Я уже давно не живу на улице Зои Космодемьянской в Пенджикенте. Двадцать семь лет не просыпаюсь от крика петуха и блеянья черной соседской козы, не наблюдаю в окно за сбившейся под фонарем страшной ночной собачьей стаей. Все реже и реже вспоминаю зелено-синий в предрассветной мгле Зеравшанский хребет и темную нитку реки под ним. Горы уже к одиннадцати дня истаивают в жаркой жирной дымке и остаются только тени – очертания, намек. Они проступят, мрачные и фиолетовые перед закатом, когда спадет дневная жара. Тогда мама придет домой со смены и достанет из хауса – неглубокого пруда в саду – наш арбуз. Мы сядем ужинать, и я буду вгрызаться в холодную сахарную мякоть, а потом считать черные семечки на тарелке и хлопать себя от восторга по набитому пузу липкой от арбузного сока рукой. Все это, и еще многое другое, я вспоминаю редко, но то и дело, кода засыпаю, передо мною проходят чередой лица стариков и мужчин в чайхане, повернутые в сторону испарившихся гор, углубленные во что-то, что мне, девочке, ни понять, ни почувствовать было не дано – лица стоящих в канале рыбин, тяжелых, серебряных толстолобиков: скулы сведены, губы чуть-чуть шевелятся, словно лениво повторяют молитву, а маленькие глаза, не мигая, глядят сквозь тебя – страшные и холодные, как уснувшая вода.
Наверное, это потому, что я теперь часто гляжу в лицо старушки Лисичанской, с которой живу сейчас и за которой ухаживаю уже два с половиной года. У нее работает одна рука – левая, почти отсутствует речь, и узнает она только меня, но назвать по имени – Вера – не может. Она научилась повторять за мной. И то, слава богу.

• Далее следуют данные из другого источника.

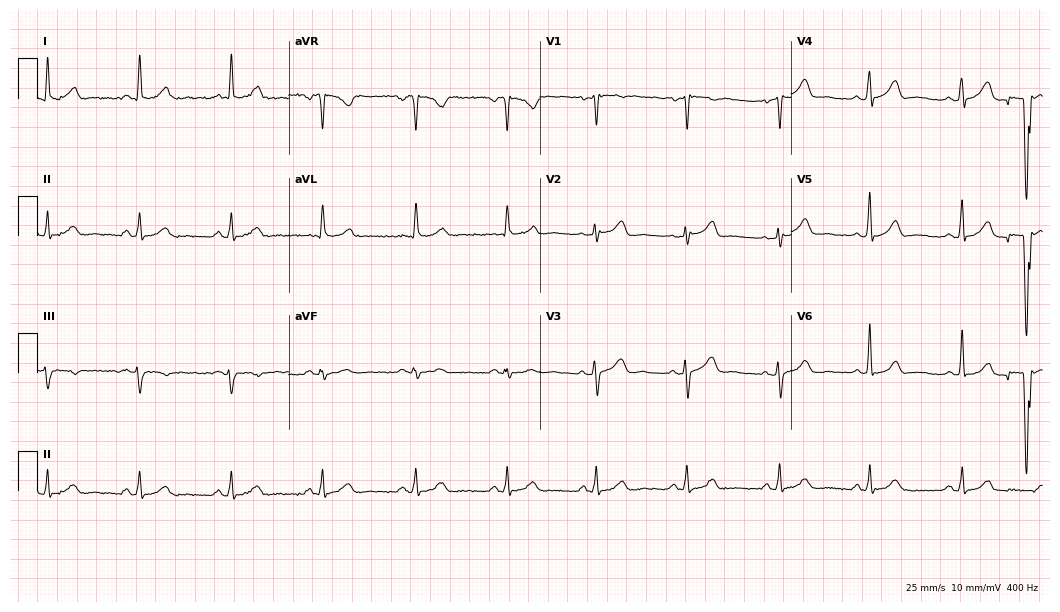
ECG (10.2-second recording at 400 Hz) — a woman, 59 years old. Labelled as a normal ECG.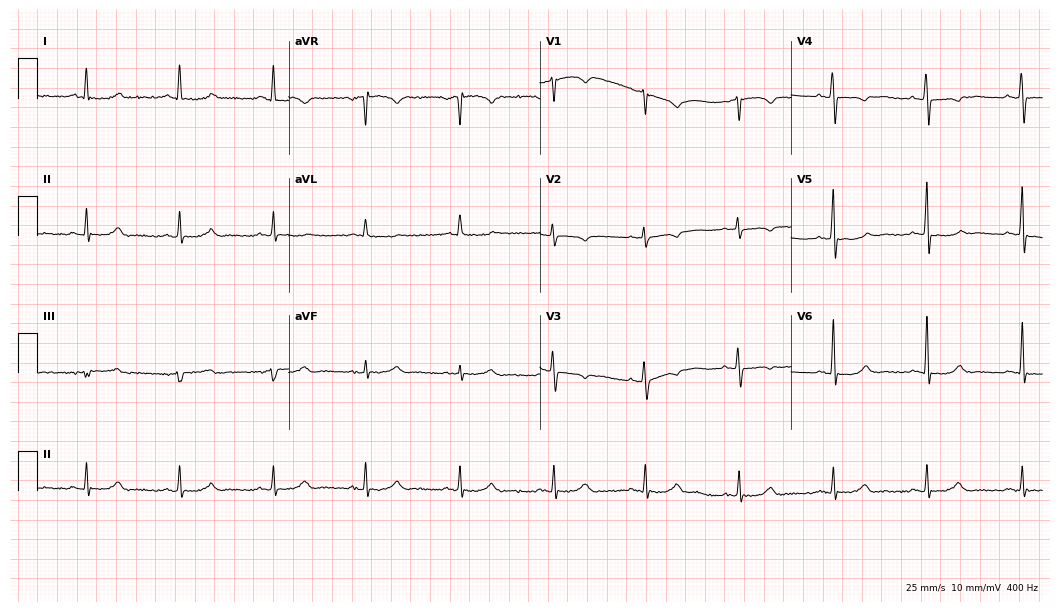
12-lead ECG (10.2-second recording at 400 Hz) from a female, 61 years old. Screened for six findings — first-degree AV block, right bundle branch block (RBBB), left bundle branch block (LBBB), sinus bradycardia, atrial fibrillation (AF), sinus tachycardia — none is recorded. Other findings, if any, are not listed.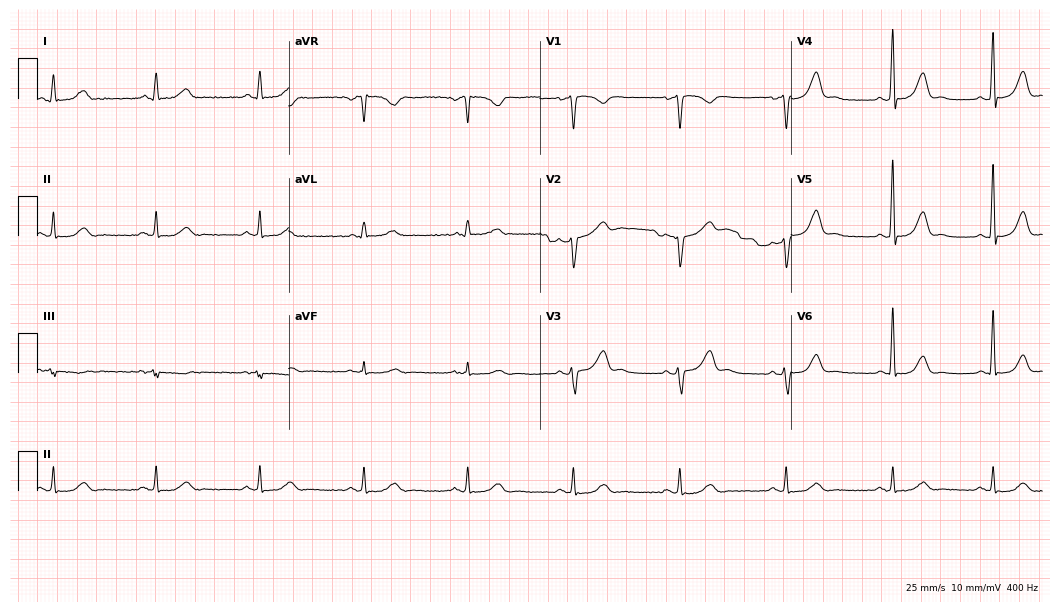
Resting 12-lead electrocardiogram. Patient: a 52-year-old male. Read as a normal ECG.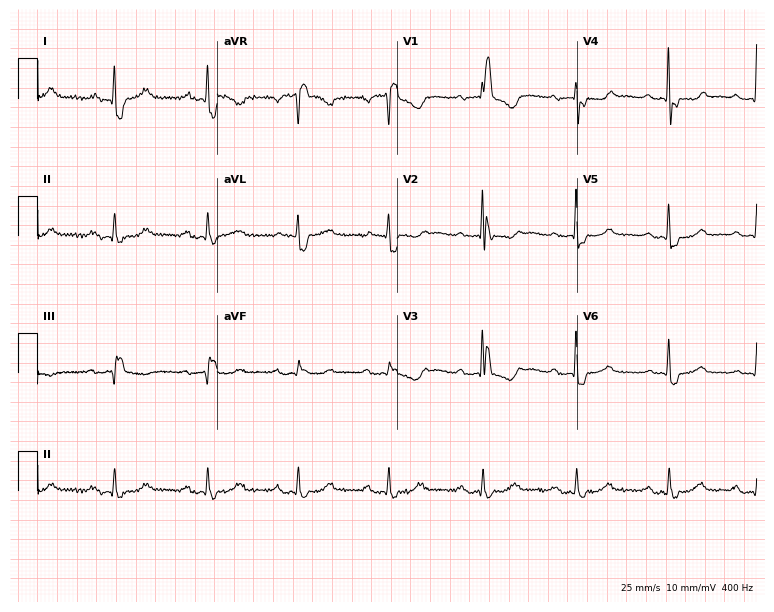
ECG (7.3-second recording at 400 Hz) — a female, 72 years old. Findings include first-degree AV block, right bundle branch block (RBBB).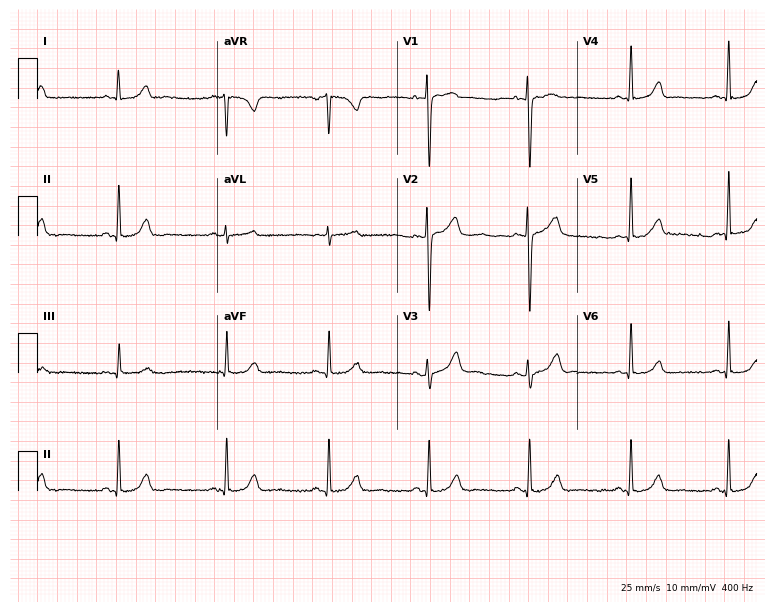
ECG (7.3-second recording at 400 Hz) — a woman, 41 years old. Labelled as a normal ECG.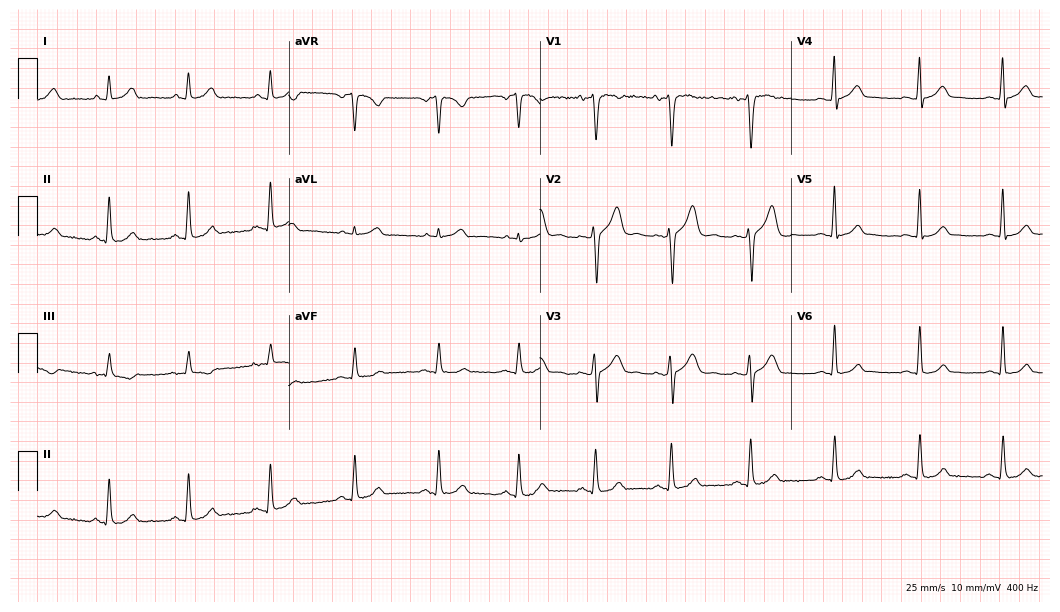
Standard 12-lead ECG recorded from a male patient, 29 years old. Read as a normal ECG.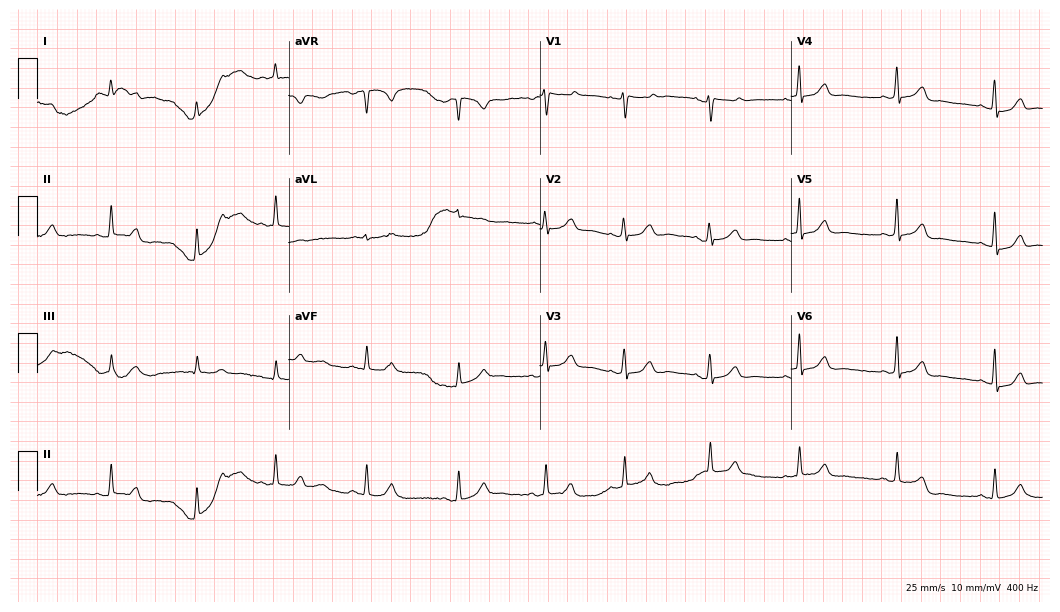
12-lead ECG from a female, 22 years old (10.2-second recording at 400 Hz). Recorded interpretation: within normal limits.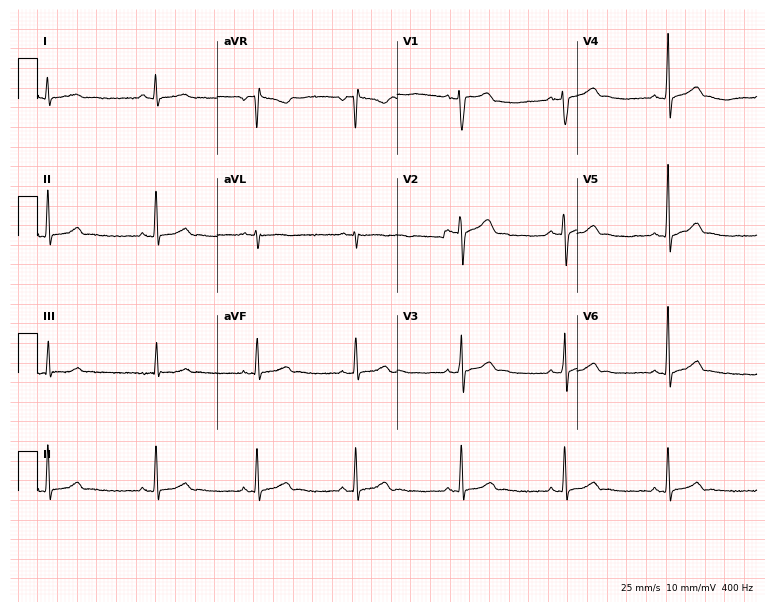
ECG (7.3-second recording at 400 Hz) — a male patient, 31 years old. Labelled as a normal ECG.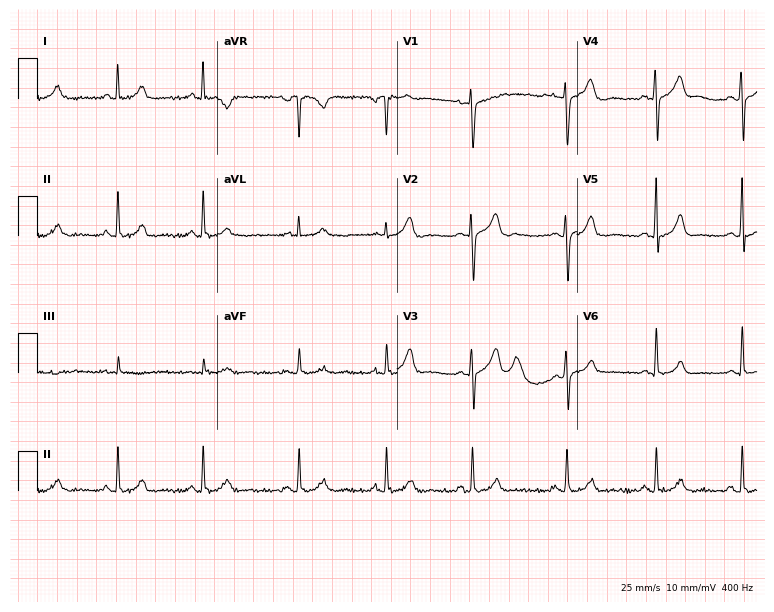
12-lead ECG from a woman, 30 years old (7.3-second recording at 400 Hz). Recorded interpretation: within normal limits.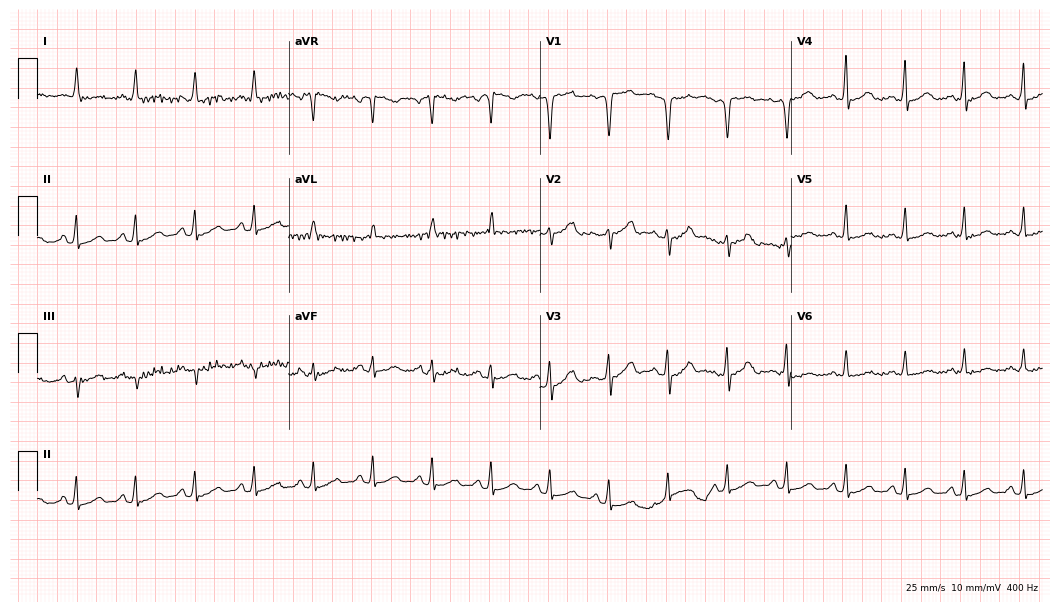
12-lead ECG (10.2-second recording at 400 Hz) from a woman, 62 years old. Labelled as a normal ECG.

Утром я вхожу в комнату, смотрю на обращенное ко мне сухое лицо. Если глаза блестят, говорю: «Доброе утро!» Рот открывается, по лицу пробегает тень – она морщит лоб, словно спешит задержать долетевшее до нее слово. Тоненьким детским голоском повторяет: «Утро». Два слова выговорить ей сложно, но иногда она посылает вдогон повтор, получается: «Утро. Утро». Это значит, и правда, выдалось доброе утро. Мы приступаем к процедурам. Она у меня совсем невесомая, как девочка, справляться с ней легко.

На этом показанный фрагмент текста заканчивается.